Lynka has grown in the past five years from six people, one small office and a $40,000 investment into a multimillion dollar business that employs 60 people in three different locations.
The promotional printing side of the company creates and/or stamps company logos and messages on tee-shirts, caps, bags and sweatshirts. Clients include IBM, McDonald’s and Coca-Cola, among other giants. “We recently did the entire fleet of drivers and pilots for DHL in Poland,” says Lynch.
The license/tourism, or retail, division has licensing arrangements with six universities and several entertainment companies. Lynka pays The Walt Disney Co., for example, a licensing royalty fee for the right to print Disney characters on clothing which they then sell to more than 100 retail chains and wholesalers throughout Poland. Discussions are currently underway for an agreement with Warner Brothers as well.
Lynka also sells tee-shirts with the names of Polish cities, landmarks and other motifs to hotels and tourist resorts. The company imports some supplies and equipment, including printing machines, inks and screen-printing solutions and chemicals, from the U.S.
Lynka’s excellent distribution network, Kalin adds, has already drawn the attention of companies in need of reliable distribution of their own products. Lynka recently was hired to be a distributor of Russell Athletic’s Jerzees brand in Poland.
Of the 60 people employed at Lynka, four are Americans (including Kalin and Lynch) and the rest Poles. Their average age is 23. “It works well for us to hire energetic young people, even if they have no business background, and then train them ourselves, in everything from how to use a computer to how to sell, do a presentation and handle a negotiation,” says Lynch.
Kalin focuses on the operations side of the business, including production and distribution, while Lynch handles marketing, sales and administration. “I like making things and John loves selling them, so it’s a perfect relationship,” says Kalin.
She and Lynch first came to Poland as one of 40 MBA students in a training program called the MBA Enterprise Corps. The students, selected from the top business schools in the U.S., were sent to Eastern Europe to “teach people about capitalism … Within a year, we had fallen in love with Krakow and decided to stay and start a company,” says Kalin, who earned her undergraduate degree from Wellesley College.
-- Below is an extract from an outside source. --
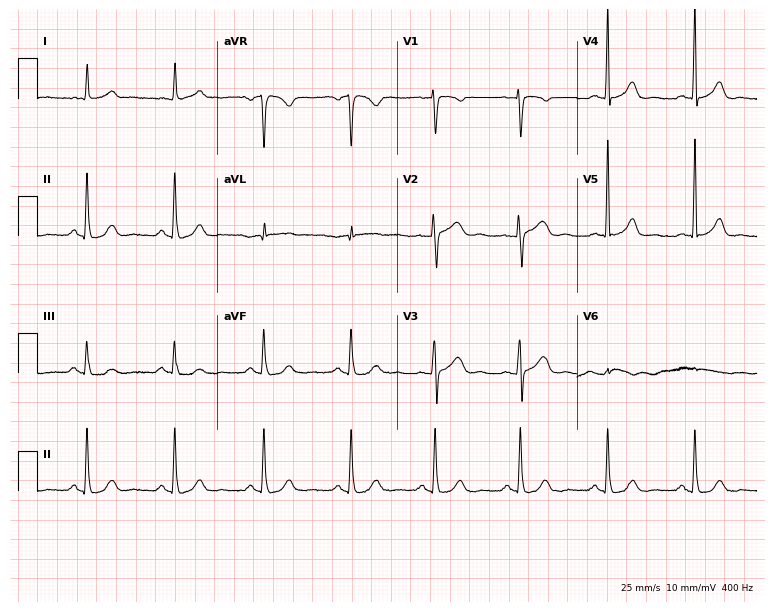
Standard 12-lead ECG recorded from a 52-year-old female. Read as a normal ECG.
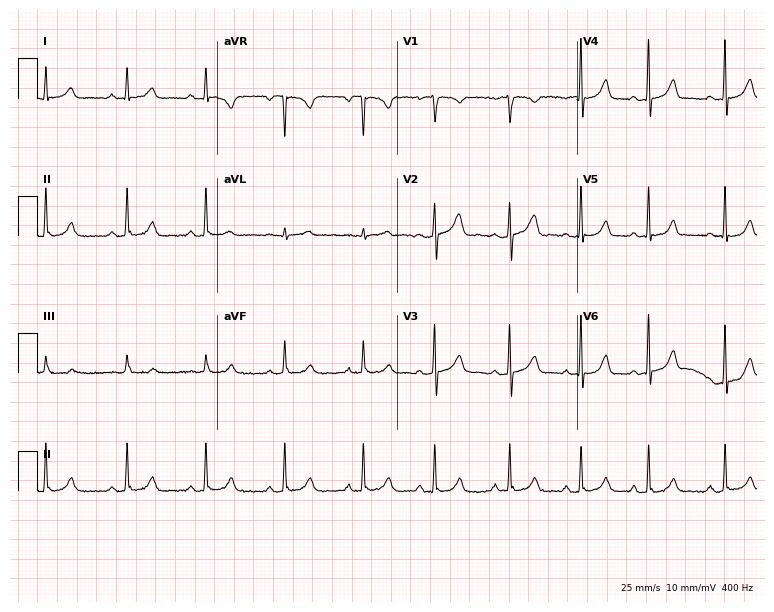
12-lead ECG from a female, 20 years old. Recorded interpretation: within normal limits.
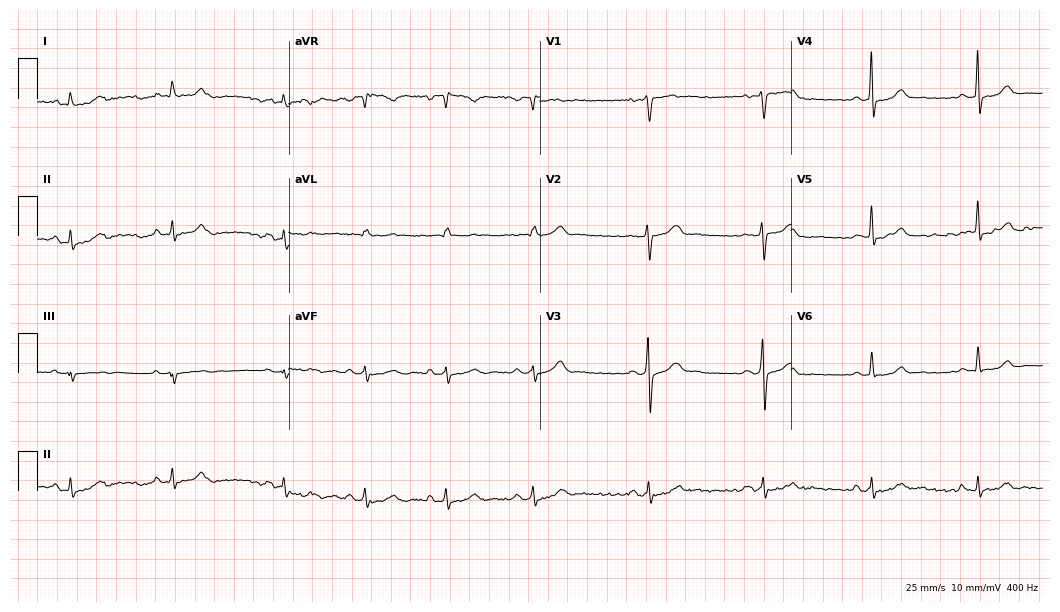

“The biggest challenge initially was that the entire economy was changing so rapidly, including the legal system, customs procedures and the tax structure. Everything was a moving target. The government was rewriting the books without explaining the new regulations to their officials.
“The keys to our success,” she says, “are first, that we are workaholics, and second, that we speak fluent Polish. Most Americans here don’t. They can order pizza and a taxi to take them to the train station. We learned the language by being on the job …
“I hope I make a lot of money doing this, but I’m not just driven by that. It’s very satisfying growing a business and actually producing something.”
And being always open to new ideas and opportunities. “One of the big beer companies here just ordered 10,000 tee-shirts from us,” Kalin notes. “We also get orders for one tee-shirt. We’re not too proud to take the small orders. Sometimes they turn into bigger ones.”